S'agissant des décisions de retrait de points consécutives aux infractions des 5 avril 2018 (1 point), 9 août 2018 (1 point), 14 juillet 2019 (3 points), 26 mai 2021 (4 points), 22 juillet 2022 (3 points) et 29 septembre 2022 (1 point) :

5. Les dispositions portant application des articles R. 49-1 et R. 49-10 du code de procédure pénale, notamment celles des articles A. 37-15 à A. 37-18 de ce code issues de l'arrêté du 13 mai 2011 relatif aux formulaires utilisés pour la constatation et le paiement des contraventions soumises à la procédure de l'amende forfaitaire, prévoient que lorsqu'une contravention soumise à cette procédure est constatée par un procès-verbal dressé avec un appareil électronique sécurisé, sans que l'amende soit payée immédiatement entre les mains de l'agent verbalisateur, ou est constatée sans interception du véhicule et à l'aide d'un système de contrôle automatisé enregistrant les données en numérique, il est adressé au contrevenant un avis de contravention, qui comporte une information suffisante au regard des exigences des articles L. 223-3 et R. 223-3 du code de la route, une notice de paiement qui comprend une carte de paiement et un formulaire de requête en exonération.
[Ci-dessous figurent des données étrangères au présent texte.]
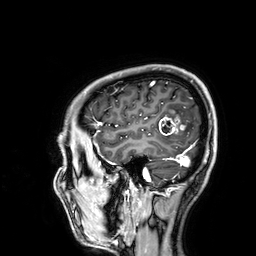
Summary: 3 Tesla brain MRI. Series: 3D T1-weighted. Study: ring-enhancing brain masses.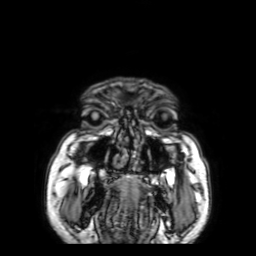
modality: 3 Tesla brain MRI
series: 3D T1-weighted with SENSE
study: ring-enhancing brain masses

6. De plus, depuis une mise à jour logicielle effectuée le 15 avril 2015, tous les appareils électroniques utilisés par les agents verbalisateurs font apparaître sur la page présentée au contrevenant, en cas d'infraction entraînant retrait de points, l'ensemble des informations exigées par la loi. Dès lors, pour les infractions constatées à compter de cette date, la signature apposée par l'intéressé et conservée par voie électronique établit que ces informations lui ont été délivrées. La mention certifiée par l'agent selon laquelle le contrevenant a refusé d'apposer sa signature sur la page qui lui était présentée possède la même valeur probante.
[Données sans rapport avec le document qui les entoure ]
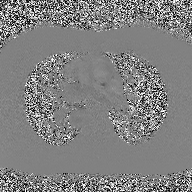
  modality:
    type: 2D phase-contrast cine MRI
    region: ascending aorta
    reconstruction: high-resolution GRAPPA acquisition

7. Dès lors, le titulaire d'un permis de conduire à l'encontre duquel une infraction au code de la route est relevée au moyen d'un appareil électronique sécurisé ou par un radar automatique et dont il est établi, notamment par la mention qui en est faite au système national des permis de conduire, qu'il a payé, à une date postérieure à celle de l'infraction, l'amende forfaitaire correspondant à celle-ci, a nécessairement reçu l'avis de contravention. Eu égard aux mentions dont cet avis est réputé être revêtu, l'administration doit être regardée comme s'étant acquittée envers le titulaire du permis de son obligation de lui délivrer les informations requises préalablement au paiement de l'amende, à moins que l'intéressé, à qui il appartient à cette fin de produire l'avis qu'il a nécessairement reçu, ne démontre s'être vu remettre un avis inexact ou incomplet.

8. Il résulte de l'instruction, et en particulier des mentions du relevé d'information intégral qui ne sont pas contestées sur ce point, d'une part, que les infractions commises les 5 avril 2018, 9 août 2018 et 29 septembre 2022, constatées par radar automatique, ont donné lieu au paiement différé de l'amende forfaitaire les 31 juillet 2018, 9 août 2018 et 4 février 2023, d'autre part, que les infractions des 14 juillet 2019, 26 mai 2021 et 22 juillet 2022, constatées par procès-verbal électronique, ont donné lieu au paiement différé de l'amende forfaitaire les 20 août 2019, 15 juillet 2021 et 22 septembre 2022. M. A ne pouvant régler les amendes forfaitaires sans avis de contravention, a nécessairement reçu à son domicile l'avis de contravention correspondant à ces infractions, lequel est établi sur un formulaire type comportant les informations requises par la loi. Le requérant ne démontre ni même n'allègue que les avis de contravention seraient inexacts ou incomplets. Dès lors, l'administration doit être regardée comme s'étant acquittée envers M. A de son obligation de lui délivrer, préalablement au paiement des amendes correspondant aux infractions susmentionnées, les informations requises en vertu des articles L. 223-3 et R. 223-3 du code de la route. Le moyen doit être écarté.

S'agissant des décisions de retrait de points consécutives aux infractions des 3 janvier 2017 (1 point), 19 juillet 2017 (1 point), 4 août 2017 (1 point), 14 septembre 2019 (1 point), 19 juin 2020 (1 point), 5 mai 2022 (1 point) :

9. En application du second alinéa de l'article 529-2 du code de procédure pénale, en l'absence de paiement ou de requête en exonération dans le délai de quarante-cinq jours suivant, selon les cas, la date de constatation de l'infraction ou la date d'envoi de l'avis de contravention, l'amende forfaitaire est majorée de plein droit et recouvrée en vertu d'un titre rendu exécutoire par le ministère. Le paiement de l'amende forfaitaire majorée établit que le contrevenant a reçu un avis d'amende forfaitaire majorée. Or, suivant les prescriptions de l'article A. 37-28 du code de procédure pénale, cet avis normalisé comporte un ensemble d'indications mettant le contrevenant en mesure de comprendre qu'en l'absence de contestation de l'amende il sera procédé au retrait de points et portant à sa connaissance l'ensemble des informations requises par les articles L. 223-3 et R. 223-3 du code de la route.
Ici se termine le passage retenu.